● **Materials provided**:

*** Block opens ***

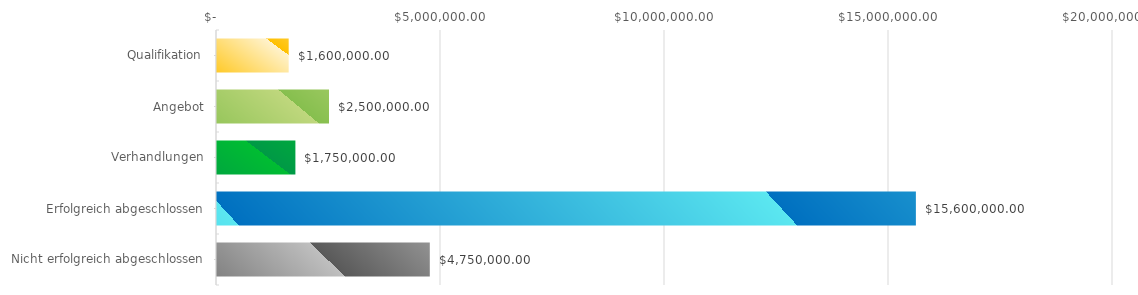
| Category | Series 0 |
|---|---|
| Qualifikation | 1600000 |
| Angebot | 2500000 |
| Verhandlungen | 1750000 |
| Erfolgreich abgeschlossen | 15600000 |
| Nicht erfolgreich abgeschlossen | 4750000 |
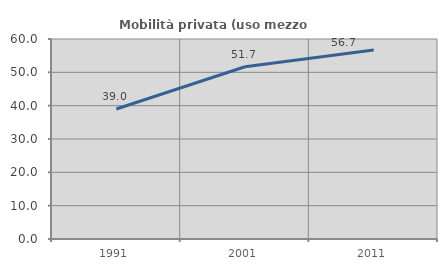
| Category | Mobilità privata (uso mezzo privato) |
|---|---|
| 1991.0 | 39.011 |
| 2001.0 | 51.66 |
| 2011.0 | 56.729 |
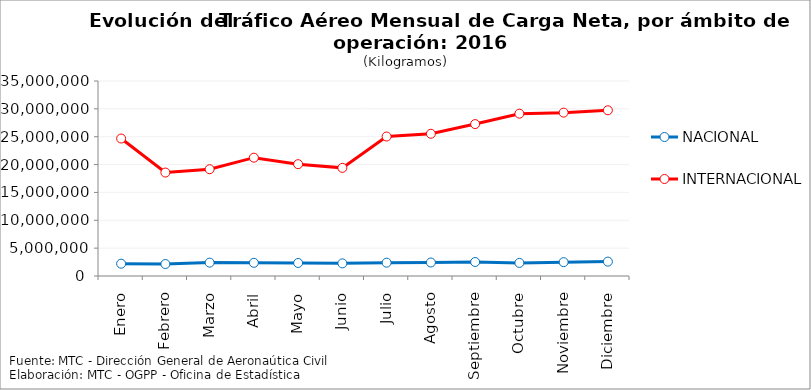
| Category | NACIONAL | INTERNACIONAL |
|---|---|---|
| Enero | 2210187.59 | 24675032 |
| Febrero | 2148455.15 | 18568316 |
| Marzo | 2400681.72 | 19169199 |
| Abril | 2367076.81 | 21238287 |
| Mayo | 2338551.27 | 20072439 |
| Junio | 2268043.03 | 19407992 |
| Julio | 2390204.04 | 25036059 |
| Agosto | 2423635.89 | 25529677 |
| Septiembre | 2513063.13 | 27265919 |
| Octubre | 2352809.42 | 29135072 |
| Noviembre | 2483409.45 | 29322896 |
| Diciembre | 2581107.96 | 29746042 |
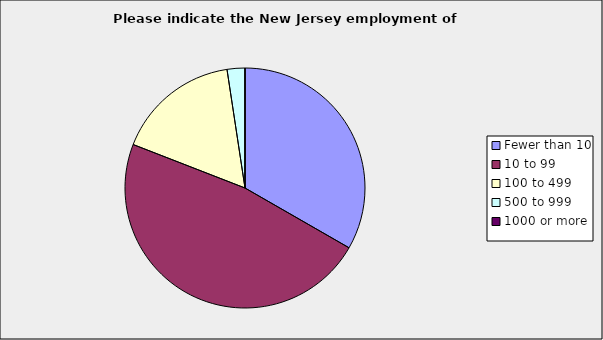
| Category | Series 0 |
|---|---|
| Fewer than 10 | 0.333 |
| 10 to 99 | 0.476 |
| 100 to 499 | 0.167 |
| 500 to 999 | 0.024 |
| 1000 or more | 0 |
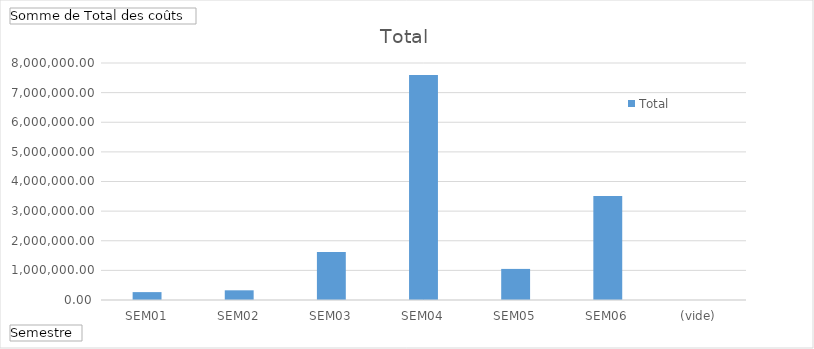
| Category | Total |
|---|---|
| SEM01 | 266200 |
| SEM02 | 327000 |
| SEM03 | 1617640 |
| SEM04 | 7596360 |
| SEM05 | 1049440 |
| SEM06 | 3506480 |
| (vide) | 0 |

*** Block closes ***
*** Block opens ***

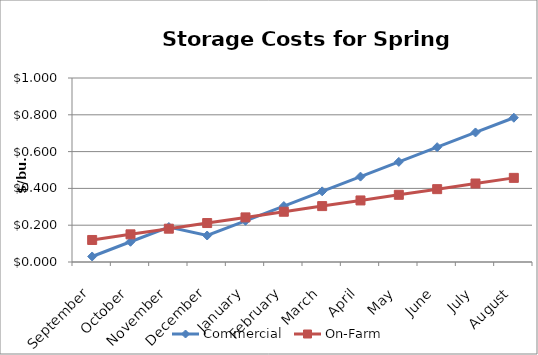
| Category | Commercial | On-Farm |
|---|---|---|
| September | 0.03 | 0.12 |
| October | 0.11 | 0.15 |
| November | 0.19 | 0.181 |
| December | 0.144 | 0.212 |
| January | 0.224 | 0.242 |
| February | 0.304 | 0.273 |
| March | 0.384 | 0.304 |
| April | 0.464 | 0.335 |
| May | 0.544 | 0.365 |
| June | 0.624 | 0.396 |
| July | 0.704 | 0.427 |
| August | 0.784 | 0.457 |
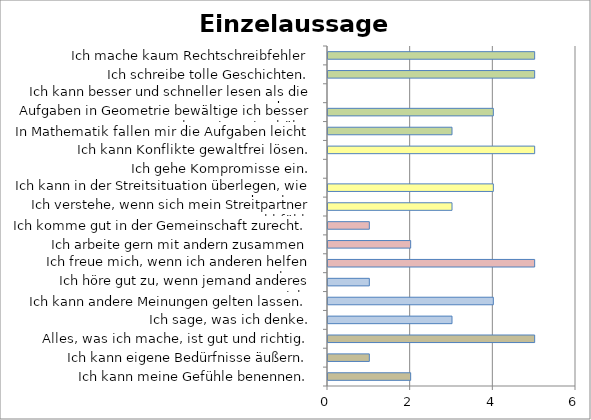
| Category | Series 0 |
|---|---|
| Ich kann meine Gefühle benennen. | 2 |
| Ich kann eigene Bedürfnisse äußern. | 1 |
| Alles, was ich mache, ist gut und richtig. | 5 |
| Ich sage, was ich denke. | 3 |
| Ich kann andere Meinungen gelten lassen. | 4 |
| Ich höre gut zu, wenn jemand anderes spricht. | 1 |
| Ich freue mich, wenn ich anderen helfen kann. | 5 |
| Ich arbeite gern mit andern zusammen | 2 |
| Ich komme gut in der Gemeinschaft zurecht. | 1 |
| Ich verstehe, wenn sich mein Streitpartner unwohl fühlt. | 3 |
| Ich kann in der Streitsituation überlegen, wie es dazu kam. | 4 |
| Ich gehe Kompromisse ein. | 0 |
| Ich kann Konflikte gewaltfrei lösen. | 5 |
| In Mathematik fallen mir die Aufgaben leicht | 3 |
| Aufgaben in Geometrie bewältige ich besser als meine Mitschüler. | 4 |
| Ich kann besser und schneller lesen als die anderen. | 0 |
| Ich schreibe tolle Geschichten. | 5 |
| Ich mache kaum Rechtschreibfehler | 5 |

*** Block closes ***
*** Block opens ***

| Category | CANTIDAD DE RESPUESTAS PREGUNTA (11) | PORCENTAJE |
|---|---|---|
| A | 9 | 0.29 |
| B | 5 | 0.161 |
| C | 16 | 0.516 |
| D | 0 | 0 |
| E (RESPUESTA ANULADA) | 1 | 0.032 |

*** Block closes ***

● **Task to complete**:
Nothing but the lines above, starting at the line that contains "2210187.59 | 24675032 |" and ending at the line that contains "(vide) | 0 |", should be given again, exactly and without the pictures.

● **Worked solution**:
| Enero | 2210187.59 | 24675032 |
| Febrero | 2148455.15 | 18568316 |
| Marzo | 2400681.72 | 19169199 |
| Abril | 2367076.81 | 21238287 |
| Mayo | 2338551.27 | 20072439 |
| Junio | 2268043.03 | 19407992 |
| Julio | 2390204.04 | 25036059 |
| Agosto | 2423635.89 | 25529677 |
| Septiembre | 2513063.13 | 27265919 |
| Octubre | 2352809.42 | 29135072 |
| Noviembre | 2483409.45 | 29322896 |
| Diciembre | 2581107.96 | 29746042 |
| Category | Series 0 |
|---|---|
| Fewer than 10 | 0.333 |
| 10 to 99 | 0.476 |
| 100 to 499 | 0.167 |
| 500 to 999 | 0.024 |
| 1000 or more | 0 |
| Category | Total |
|---|---|
| SEM01 | 266200 |
| SEM02 | 327000 |
| SEM03 | 1617640 |
| SEM04 | 7596360 |
| SEM05 | 1049440 |
| SEM06 | 3506480 |
| (vide) | 0 |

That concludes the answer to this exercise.